Village in Leicestershire, England

Bilstone is a small village and former civil parish, now in the parish of Shackerstone, in the Hinckley and Bosworth district of Leicestershire, England. It is approximately 12 mi west from the county town and city of Leicester, and 2 mi east from Twycross and the A444 road. In 1931 the parish had a population of 68.

The village's name means 'farm/settlement of Bildr' or 'farm/settlement on a corner or angle'.

A half mile to the south, on Gibbet Lane, is a gibbet post, dating from 1800. The post was used to hang the remains of John Massey, who murdered his wife in 1801. The post was half an hour away from the murder site. At the west of the village is a Grade II listed early 19th-century farmhouse. At the north of the village on Mill Lane is a disused 18th-century watermill, with adjoined 19th-century buildings. The mill was operational in the 1950s; today its machinery doesn't exist.

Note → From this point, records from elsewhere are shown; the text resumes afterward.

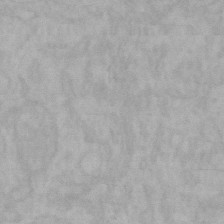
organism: Mouse
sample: Choroid plexus
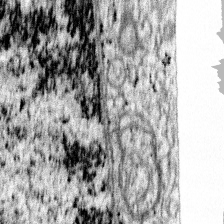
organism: Human
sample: HeLa cells
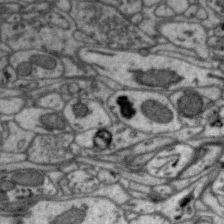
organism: Zebra finch
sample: Brain
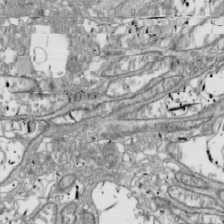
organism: Drosophila
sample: Cell division; meiosis; drosophila spermatocytes
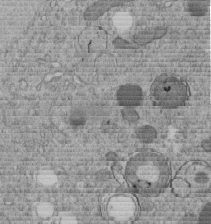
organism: C. elegans
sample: C. elegans embryo early stage
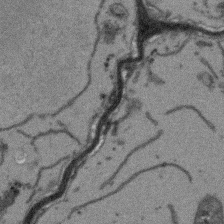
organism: Arabidopsis thaliana
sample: Root tip
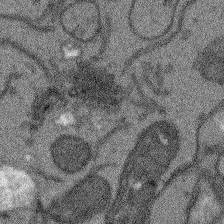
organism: Arabidopsis thaliana
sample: Root tip
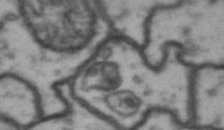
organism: Drosophila
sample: Brain
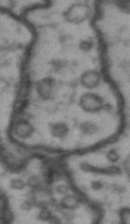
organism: Drosophila
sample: Brain
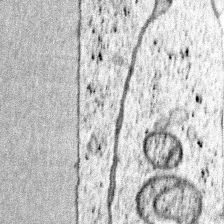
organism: Human
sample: HeLa cells
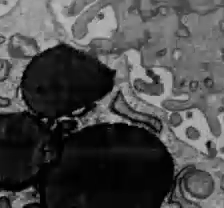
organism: C57BL Mouse
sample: Liver
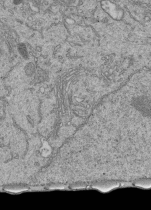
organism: Human
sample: Retinal organoid Rod and Cone cells
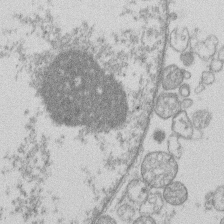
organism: Human
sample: Macrophage cells
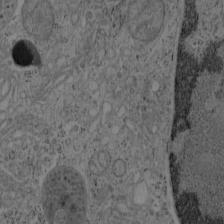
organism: Mouse
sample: OT-I killer T cells with ID8 ovarian cancer cells
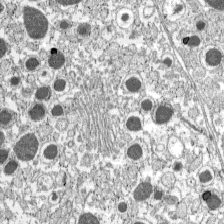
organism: C57BL Mouse
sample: Pancreatic islet
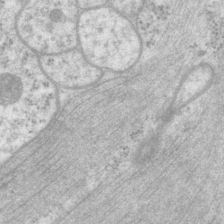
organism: P. pacificus
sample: Pharynx
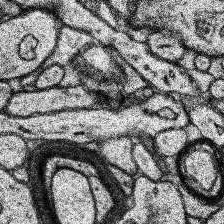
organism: Human
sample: Temporal Lobe
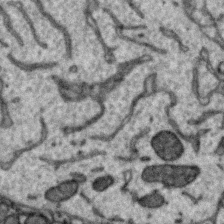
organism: Zebra finch
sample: Brain
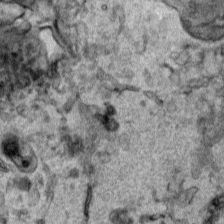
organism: Human
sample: Mitochondria in HCT116 cells
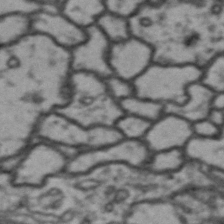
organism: Drosophila
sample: Brain
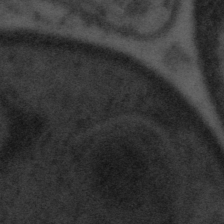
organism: Tuwongella immobilis
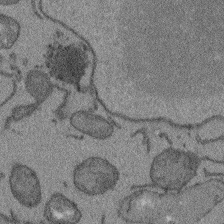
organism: Arabidopsis thaliana
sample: Root tip
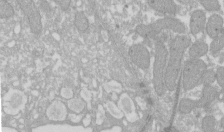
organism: Xenopus
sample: Cilia; centrioles in frog embryo cells
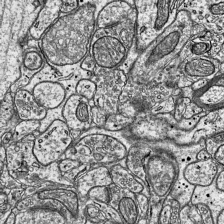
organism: Mouse
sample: Visual Cortex
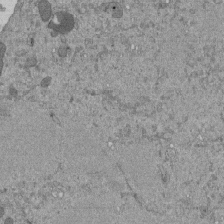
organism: Mouse
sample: ED-1 cell nuclei; centrioles
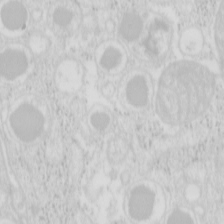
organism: Mouse
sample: Pancreas
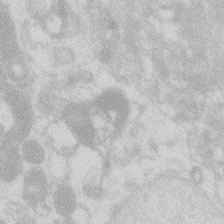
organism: Zebrafish
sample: Macrophage
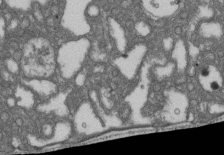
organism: Drosophila
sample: Nephrocyte
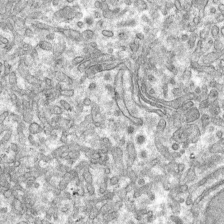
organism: Mouse
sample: Mouse hepatocytes
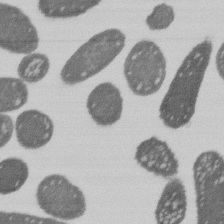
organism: E. coli
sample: Bacterial nucleoid
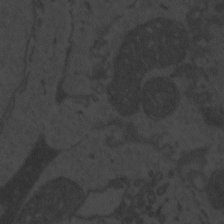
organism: Zebrafish
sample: Macrophage infected with Toxoplasma gondii

Bilstone is listed in the Domesday Book as in the Guthlaxton Hundred of Leicestershire, with two ploughlands, three households and three freemen. In 1066 Countess Godiva was Lord, she remaining as such in 1086, also becoming Tenant-in-chief to William I.

In 1870-1872 Bilston was a township in the parish of Norton Juxta Twycross with a population of 116 and 25 houses.

In 1866 Bilstone became a parish in its own right, on 1 April 1935 the parish was abolished and merged with Shackerstone.

John Grundy Sr., land surveyor and civil engineer, was born in Bilstone c. 1696.